• [Exercise brief]: Only the lines below starting at the one containing "Ansicht der Pfarrkirche Isaar" and ending at the one containing "1970-tals bebyggelse i Husby, Stockholm" belong in the answer, each copied exactly.

• [Data excerpts]:

● ● ●

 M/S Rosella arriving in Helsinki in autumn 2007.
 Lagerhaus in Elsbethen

● ● ●

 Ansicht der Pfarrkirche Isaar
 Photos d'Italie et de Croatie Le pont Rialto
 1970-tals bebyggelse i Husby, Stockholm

● ● ●

• [Exercise answer]:
 Ansicht der Pfarrkirche Isaar
 Photos d'Italie et de Croatie Le pont Rialto
 1970-tals bebyggelse i Husby, Stockholm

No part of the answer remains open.